Желтый же цвет большой комнаты олицетворял для героини спокойствие и свет, и потому "мы с ней любили друг друга". Как пишет в своем стихотворении "Воспоминание о детстве" Габриэлян, "Желтые стены - // Цвета времени, цвета тепла…" Желтый цвет несет в себе энергию солнца, любви и умиротворения, энергию, согревающую и, одновременно, в положительном своем значении, способствующую росту, развитию и эволюции. Не случайно эта энергия, сама стоящая выше любого сопоставления, в восприятии Сонечки вступает в соперничество с родительской любовью. Более того, как мы уже говорили "…. родители мешали этой любви", крайне редко оставляя ее наедине с желтой комнатой. Героиня нуждалась не в притязательной опеке и воспитании методом запретов, а в атмосфере любви и свободы, атмосфере, в которой пропадали сами собой ее призрачные страхи и постоянные сомнения. Поэтому самыми счастливыми для Сонечки становились моменты, когда она могла остаться наедине с желтой комнатой. Под ее защитой девочка могла строить дом из диванных подушек, главное в котором, что это " м о й дом, мой и больше ничей". Запрещая ей это внешне довольно безобидное развлечение, родители подсознательно препятствовали развитию индивидуального феминного начала в своей дочери, однако для самой Сонечки "соблазн остаться с желтой комнатой наедине гораздо сильнее, чем чувство общественного долга", т.е. ее женская сущность властно диктует необходимость реализации и воплощения. Примечательно, что родители не фигурируют даже в ее бессвязных видениях и снах. Они как бы лишены какого-либо цвета в ее восприятии, они бесцветны.
Виртуозный художественный мир Н.Габриэлян лежит в тонком пространстве между днем и ночью, светом и тенью, сном и явью, мерцающей игрой сознания и бреда, страхами и прозрениями, поэзией и прозой. Удивительная цветовая и телесная пластичность языка писательницы создает эффект визуального восприятия ее прозы. Живой и подвижный, этот мир притягивает и заставляет без оглядки погрузиться в его поток, устремленный к самому сердцу тайны. Впрочем, едва ли кто-либо из тех, кто возьмет в руки этот желто-оранжевый сборник, об этом пожалеет, оказавшись под куполом вселенной, где с легкостью и изяществом соединяется несоединимое, где

…над самою головою
Там, где с веткой срастается ветка,
Домовитый паук свивает
Зыбкий мир из прочнейших кружев.

II

Роман Л.Улицкой "Медея и ее дети" и повесть Л. Петрушевской "Маленькая Грозная":
опыт нового женского мифотворчества.


Новая женская проза -- явление сложное и, как показывает ее новейшая история двух последних десятилетий, динамичное1 . Еще в конце 1980-х - начале 90-х годов она преимущественно опробовала возможности малых литературных форм, пыталась реализовать себя в эмоциональном сгустке их выразительных средств. Однако уже с середины 1990-х новая женская проза раздвигает границы своего понятийного и жанрового пространства.

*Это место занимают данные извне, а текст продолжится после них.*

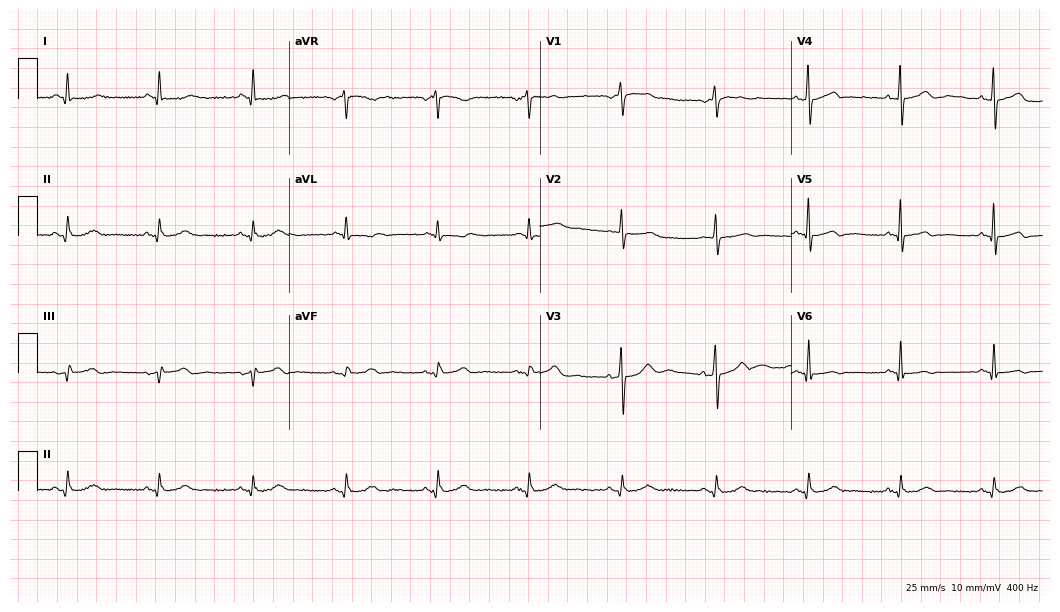
ECG (10.2-second recording at 400 Hz) — a man, 76 years old. Screened for six findings — first-degree AV block, right bundle branch block, left bundle branch block, sinus bradycardia, atrial fibrillation, sinus tachycardia — none is recorded.

Нет смысла представлять двух писательниц, о которых пойдет речь в этой статье. Людмила Петрушевская является признанным лидером женской прозы, хотя было бы правильнее говорить о том, что писательница переместилась из общелитературного пространства в поле женской литературы с формированием в отечественной критике основ гендерного подхода, сумевшего высветить новые алгоритмы мифопоэтической и символической структуры ее творчества.
Людмила Улицкая, напротив, вошла в современную литературу как создатель нового женского романа. В отличие от других писательниц она никогда публично не возражала против рассмотрения ее творчества в рамках женской прозы. И тем не менее это был тот редкий в своем роде случай, когда и читатели, и критики единодушно и безоговорочно отдали свои симпатии женскому роману. Такая единодушная благосклонность на фоне более чем сдержанного отношения к другим произведениям женской прозы не может не заинтриговать исследователя женской литературы, тем более что в значительной степени она вызвана благодарностью за возвращение женщины-писательницы к каноническим сюжетообразующим и нарративным конструкциям.

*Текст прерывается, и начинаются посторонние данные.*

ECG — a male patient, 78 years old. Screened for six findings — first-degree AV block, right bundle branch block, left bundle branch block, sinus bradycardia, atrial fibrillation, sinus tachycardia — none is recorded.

Столь разные на первый взгляд произведения Людмилы Петрушевской и Людмилы Улицкой между тем имеют много общего. Повесть Л. Петрушевской "Маленькая Грозная" и роман Л. Улицкой "Медея и ее дети" раскрывают тему женского бытия, плотно вплетенного в исторический и культурный контекст стремительно сменяющих друг друга исторических эпох. В центре обоих произведений стоят женщины, консолидирующие вокруг себя свою многочисленную семью. Большая часть жизни у них за плечами, и мы невольно становимся свидетелями двойного подведения итогов, предшествующего тихому уходу героинь. Медея и Грозная размышляют над своей судьбой, не мыслимой вне связей с судьбой их семьи, а размышления авторов помогают осмыслению их жизни в перспективе более широких исторических, культурных и гендерных обобщений.

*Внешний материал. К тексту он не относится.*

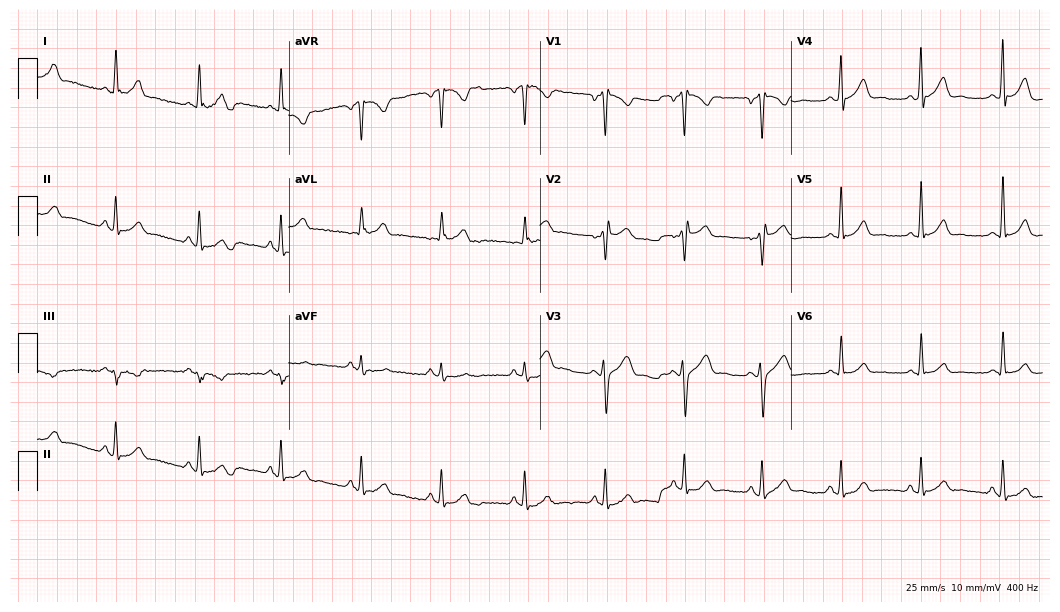
Electrocardiogram, a man, 40 years old. Overall reading on record: normal ECG.

Рассматриваемые нами произведения являются тем редким случаем, когда писательницы не только выбирают женщину главной героиней, но и выносят ее имя в название произведения. Гораздо чаще в современной женской литературе присутствует иная тенденция. Подобно героине рассказа М.Палей "Рейс" героини новой женской прозы часто не имеют ни определенных черт лица, ни собственно имени. Имена одних были сокращены (так, героиню повести Л.Ванеевой "Между Сатурном и Ураном, например, зовут просто И.), другие зашифрованы (например, героини В.Нарбиковой), или спрятаны под прозвищем или кличкой ("Шамара" С.Василенко). Психологический надрыв героинь новой женской прозы срывал любые попытки индивидуализации образа. Какой смысл в портрете, когда маска культурного мифа или крик и судорога боли все равно искажали лицо женщины, делали бессмысленным любые намеки на уникальность пережитого опыта на фоне общей женской судьбы.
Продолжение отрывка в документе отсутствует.